Top of RECORDS FOR THIS EXERCISE

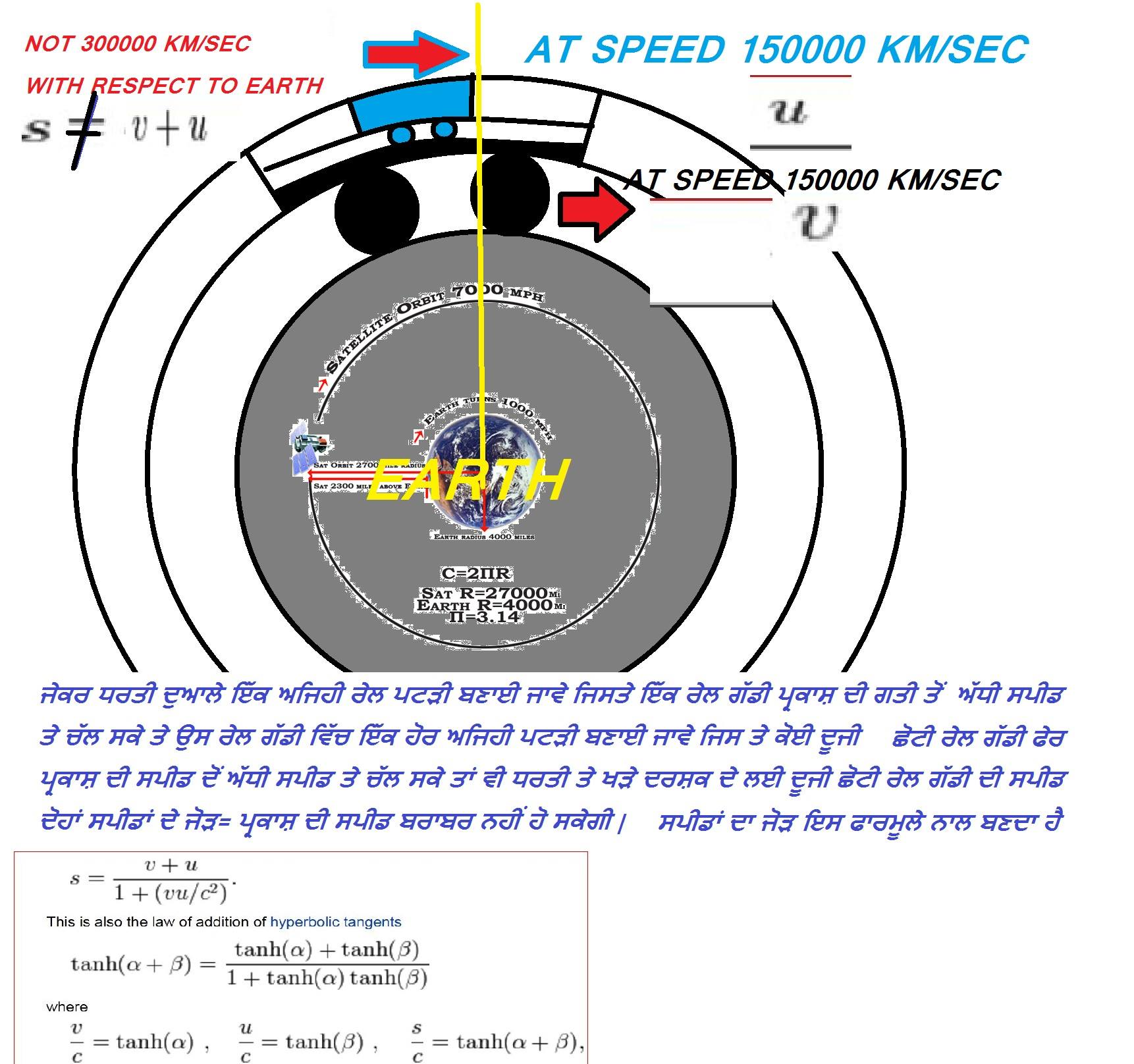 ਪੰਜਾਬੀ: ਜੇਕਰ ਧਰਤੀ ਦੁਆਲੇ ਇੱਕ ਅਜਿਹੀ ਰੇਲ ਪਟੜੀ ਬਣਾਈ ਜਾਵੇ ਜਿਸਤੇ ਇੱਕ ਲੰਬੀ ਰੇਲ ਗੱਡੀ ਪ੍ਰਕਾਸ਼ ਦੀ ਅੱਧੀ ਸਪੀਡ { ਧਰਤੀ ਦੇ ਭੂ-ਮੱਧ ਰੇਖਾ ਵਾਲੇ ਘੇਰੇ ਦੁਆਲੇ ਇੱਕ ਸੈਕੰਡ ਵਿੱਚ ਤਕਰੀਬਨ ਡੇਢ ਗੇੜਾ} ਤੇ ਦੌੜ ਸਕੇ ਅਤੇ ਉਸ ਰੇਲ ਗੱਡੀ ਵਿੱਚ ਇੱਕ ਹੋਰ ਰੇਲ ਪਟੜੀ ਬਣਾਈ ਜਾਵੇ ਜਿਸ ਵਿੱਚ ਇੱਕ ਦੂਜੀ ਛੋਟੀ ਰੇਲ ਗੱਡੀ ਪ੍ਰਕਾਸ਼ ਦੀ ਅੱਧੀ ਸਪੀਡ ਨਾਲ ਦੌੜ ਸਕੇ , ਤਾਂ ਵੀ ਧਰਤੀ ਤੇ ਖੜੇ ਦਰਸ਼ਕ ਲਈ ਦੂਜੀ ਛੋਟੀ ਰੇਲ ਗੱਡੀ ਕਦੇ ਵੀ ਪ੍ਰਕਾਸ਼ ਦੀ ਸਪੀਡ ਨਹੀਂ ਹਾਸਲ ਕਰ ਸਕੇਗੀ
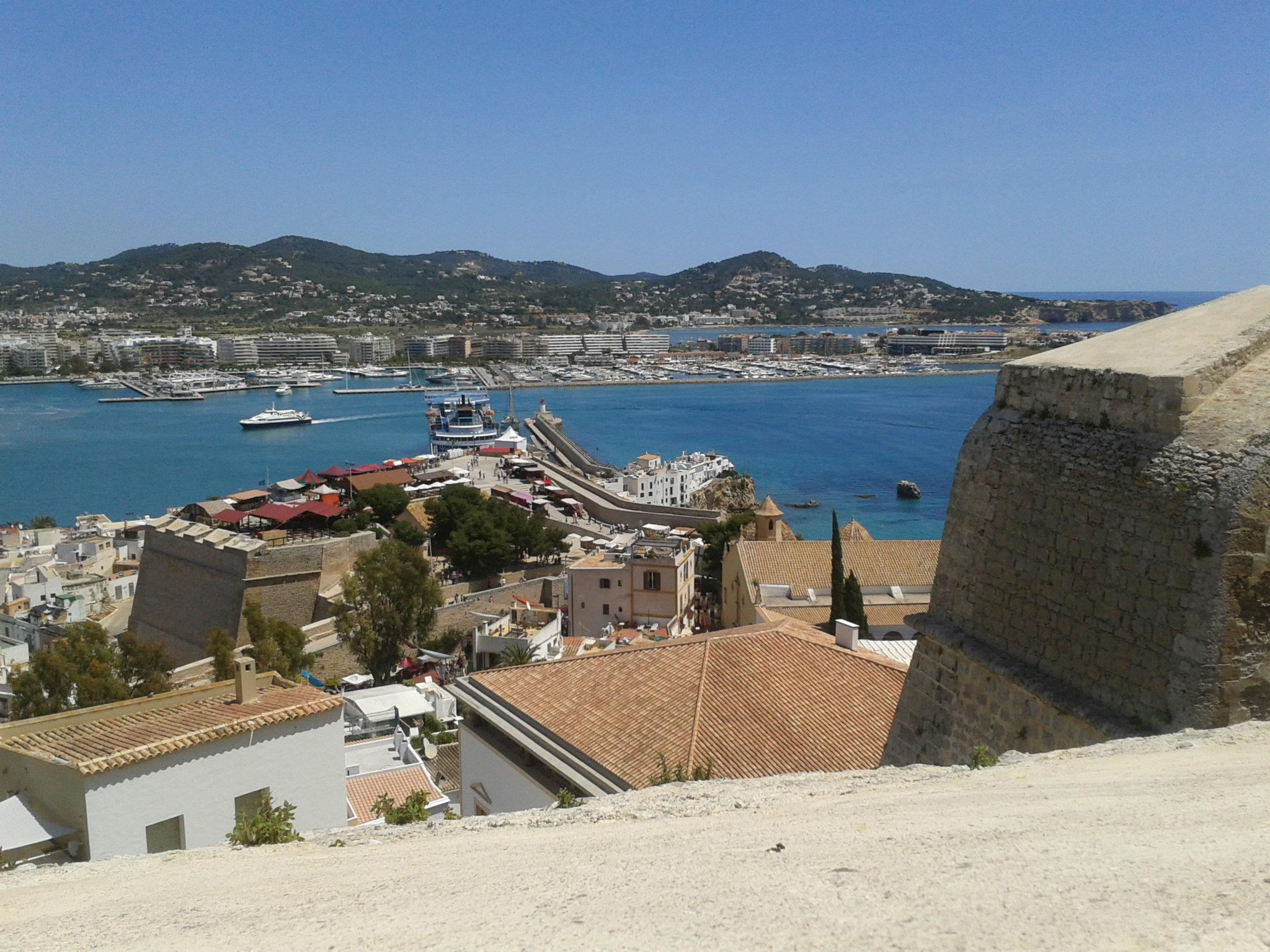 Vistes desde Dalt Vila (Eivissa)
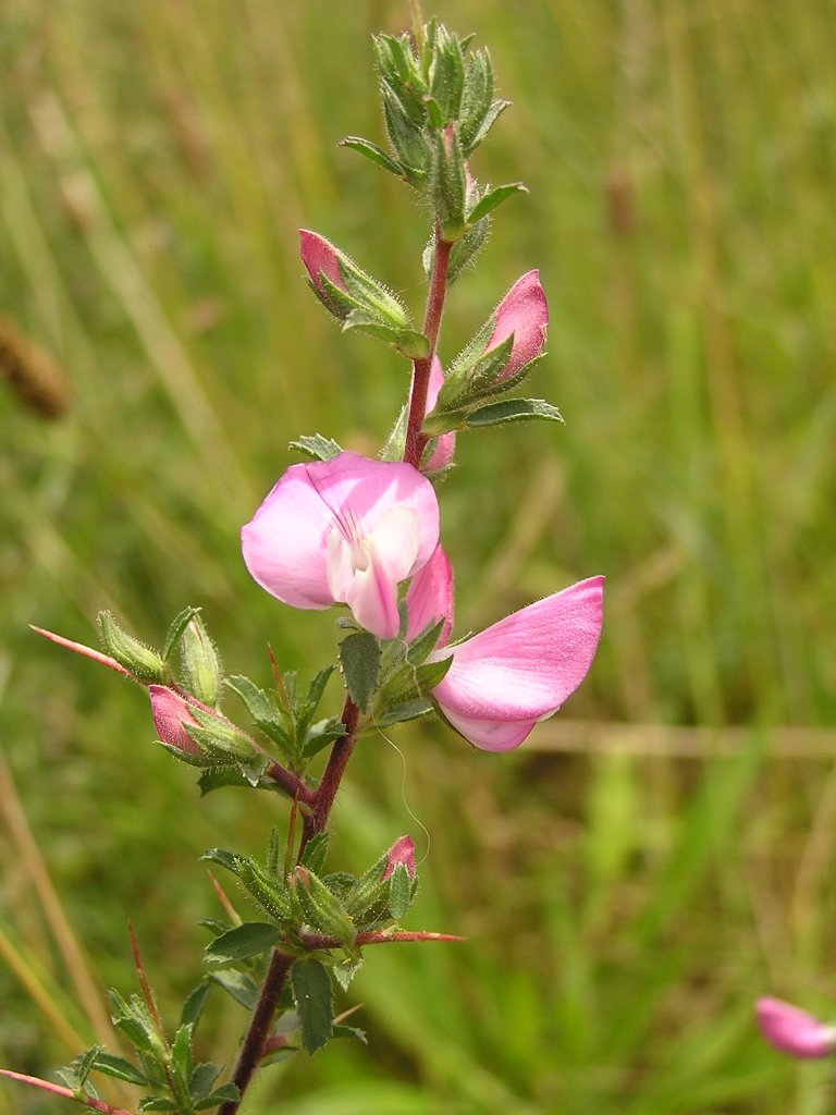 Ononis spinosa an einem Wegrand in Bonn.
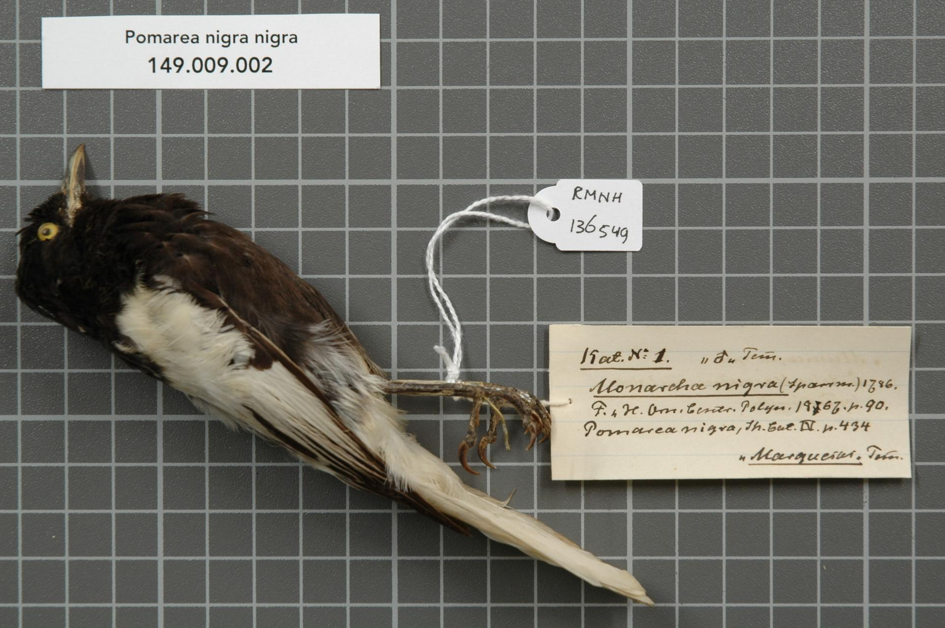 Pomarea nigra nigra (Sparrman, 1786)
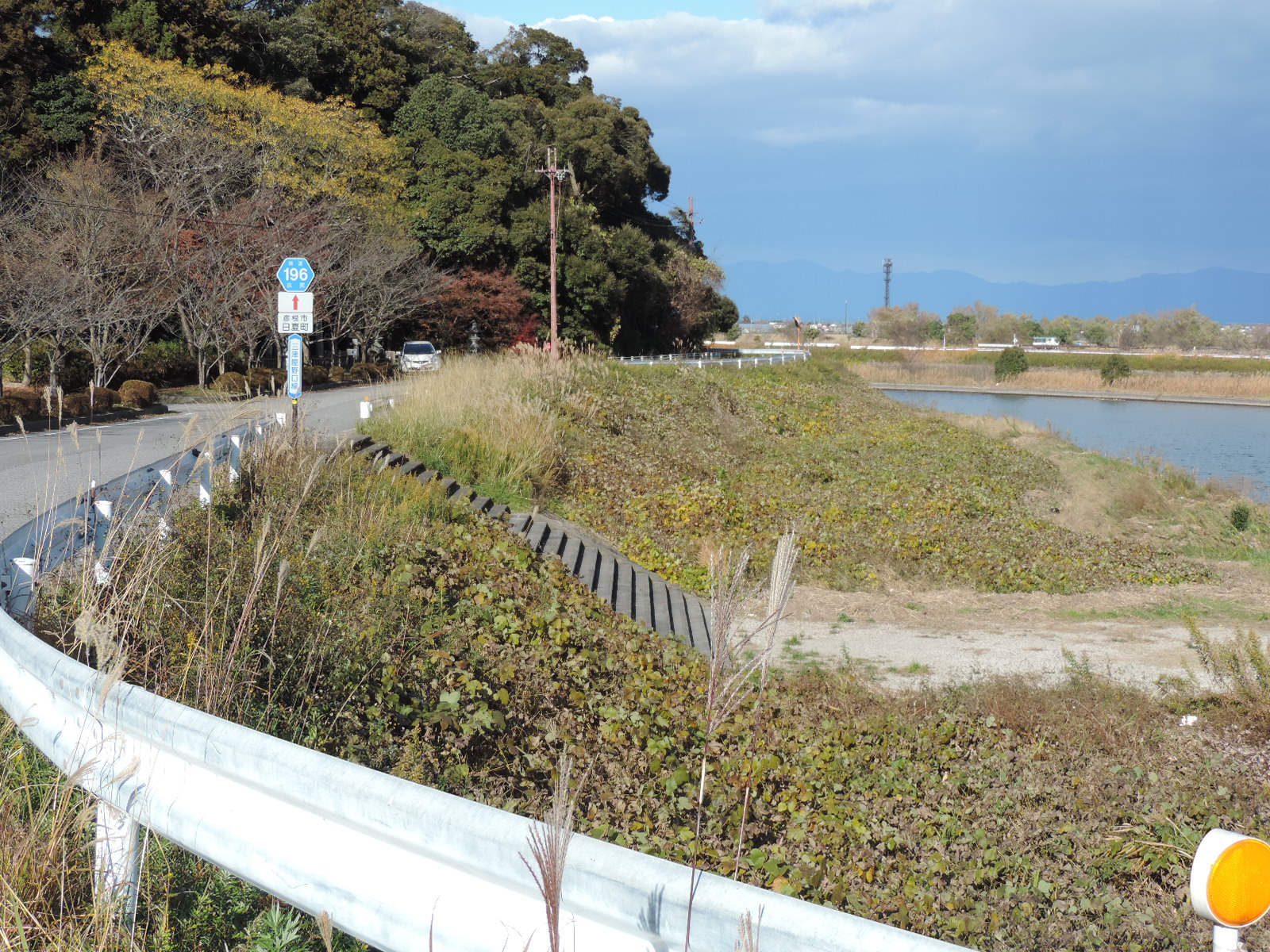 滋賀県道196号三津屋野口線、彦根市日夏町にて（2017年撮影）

Bottom of RECORDS FOR THIS EXERCISE

Return every record exactly, without the pictures.

 ਪੰਜਾਬੀ: ਜੇਕਰ ਧਰਤੀ ਦੁਆਲੇ ਇੱਕ ਅਜਿਹੀ ਰੇਲ ਪਟੜੀ ਬਣਾਈ ਜਾਵੇ ਜਿਸਤੇ ਇੱਕ ਲੰਬੀ ਰੇਲ ਗੱਡੀ ਪ੍ਰਕਾਸ਼ ਦੀ ਅੱਧੀ ਸਪੀਡ { ਧਰਤੀ ਦੇ ਭੂ-ਮੱਧ ਰੇਖਾ ਵਾਲੇ ਘੇਰੇ ਦੁਆਲੇ ਇੱਕ ਸੈਕੰਡ ਵਿੱਚ ਤਕਰੀਬਨ ਡੇਢ ਗੇੜਾ} ਤੇ ਦੌੜ ਸਕੇ ਅਤੇ ਉਸ ਰੇਲ ਗੱਡੀ ਵਿੱਚ ਇੱਕ ਹੋਰ ਰੇਲ ਪਟੜੀ ਬਣਾਈ ਜਾਵੇ ਜਿਸ ਵਿੱਚ ਇੱਕ ਦੂਜੀ ਛੋਟੀ ਰੇਲ ਗੱਡੀ ਪ੍ਰਕਾਸ਼ ਦੀ ਅੱਧੀ ਸਪੀਡ ਨਾਲ ਦੌੜ ਸਕੇ , ਤਾਂ ਵੀ ਧਰਤੀ ਤੇ ਖੜੇ ਦਰਸ਼ਕ ਲਈ ਦੂਜੀ ਛੋਟੀ ਰੇਲ ਗੱਡੀ ਕਦੇ ਵੀ ਪ੍ਰਕਾਸ਼ ਦੀ ਸਪੀਡ ਨਹੀਂ ਹਾਸਲ ਕਰ ਸਕੇਗੀ
 Vistes desde Dalt Vila (Eivissa)
 Ononis spinosa an einem Wegrand in Bonn.
 Pomarea nigra nigra (Sparrman, 1786)
 滋賀県道196号三津屋野口線、彦根市日夏町にて（2017年撮影）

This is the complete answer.